I’ve been thinking about what could be Henley’s official “position” on Personal Development. If this sounds like a simple question to you, then allow me first to disabuse you of that thought; it’s actually quite problematic.
In this post I’d like to try to explain why and then, having addressed that, in the second post I will move on to stating several tentative ideas about PD which, I think, state where we are taking the subject, positioning it not only in relation to the MBA education experience but extending it as a statement of something much bigger.
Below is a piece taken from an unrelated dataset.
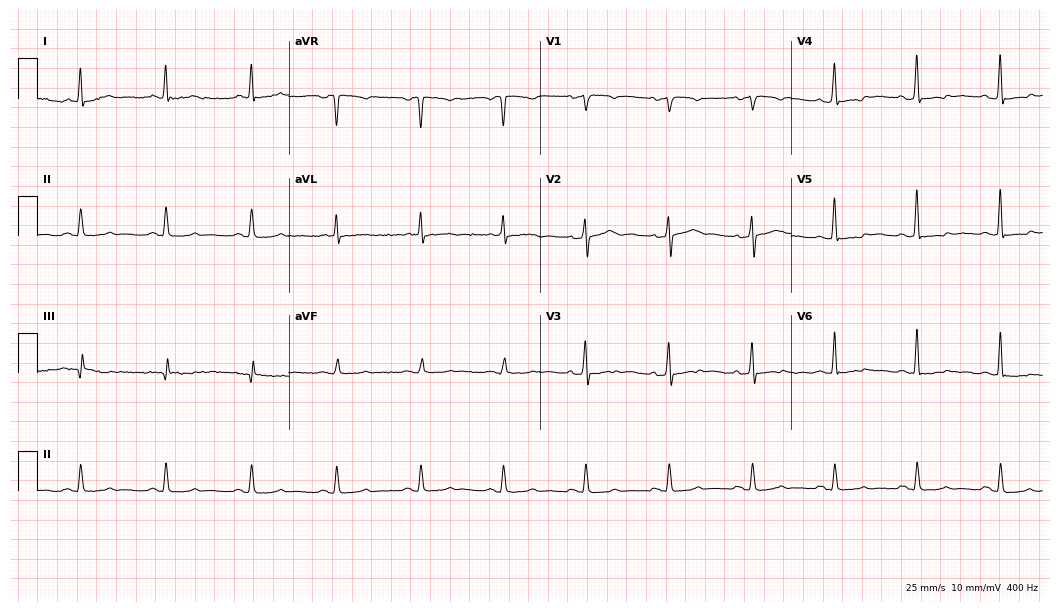
Electrocardiogram (10.2-second recording at 400 Hz), a man, 51 years old. Overall reading on record: normal ECG.

Many Business Schools have some kind of position on Personal Development. Usually the only way to find out what that is by seeing what they say about it in their marketing material or what they reveal about it via their programme information. Any position on PD could be said, I suppose, to come predominately either from without or from within. ‘From without’ means that a school has probably surveyed what it considers to be its market and come to the conclusion that this market demands PD, or something like it, be a component of the course (i.e. be one of the course’s benefits). Alternatively it could also be that because so many of their competitors seem to be think it so then they, too, must follow suit. This is a compelling position among MBA programmes entangled in rankings battles and it ensures that PD will be pluralistic, plastic and will often rely on non-teaching staff supplemented by “expert” input bought in from outside. There’s an overlap with career-related skills development and an advocacy of competency-based frameworks, an extensive use of psychometrics (and resourcing), and advocacy of coaching and mentoring support. Actual integration with the MBA curriculum is minimal when it is mainly the external that influences PD because assessment is expensive and integration of behavioural skills to academic learning outcomes is hard to do without a deeper philosophical intent. The net result of this position is often a strong marketing message but a weak return on an MBA’s investment because the intellectual energy of the course is focused on the rest of the curriculum. PD is demoted to a very few measurables, such as how happy the participants were with the CV writing classes, or the presentation courses, or the mock interviews, or the mentor programme, or just simply with the time taken for job placement (and, of course, level of salary). No connection to the education is really needed to measure the effectiveness of the PD in such a case.
The other position for PD, whereby it comes from within, is often driven by the institution’s culture, history and type of clientele (i.e. the sort of students and the sorts of organisations they work for). It is also much rarer in the market. Where a School has taken the position on PD that it is intellectually significant there may still be many of the manifestations of career assistance and advice that one finds in externally driven schools, but there is something else, too. PD is part of the curriculum itself. This may be implicit in practice-oriented forms of assessment that require a reflective component, and it may be explicit in PD being a course in its own right. To take this position is to acknowledge not only that PD is not merely ‘training’ and ‘skills-building’, but is an epistemic member of the family of domains such as Marketing, Finance, Leadership or Strategy (albeit a much less researched one).
Anyone wondering what the hell I’m talking about can compare and contrast two examples. The first, which I would class as illustrative of the “PD from without” school is an Exec MBA from a little-known institution, London Business School. The second, much closer to my “PD from within” idea, is the Exec MBA at Aston University in Birmingham.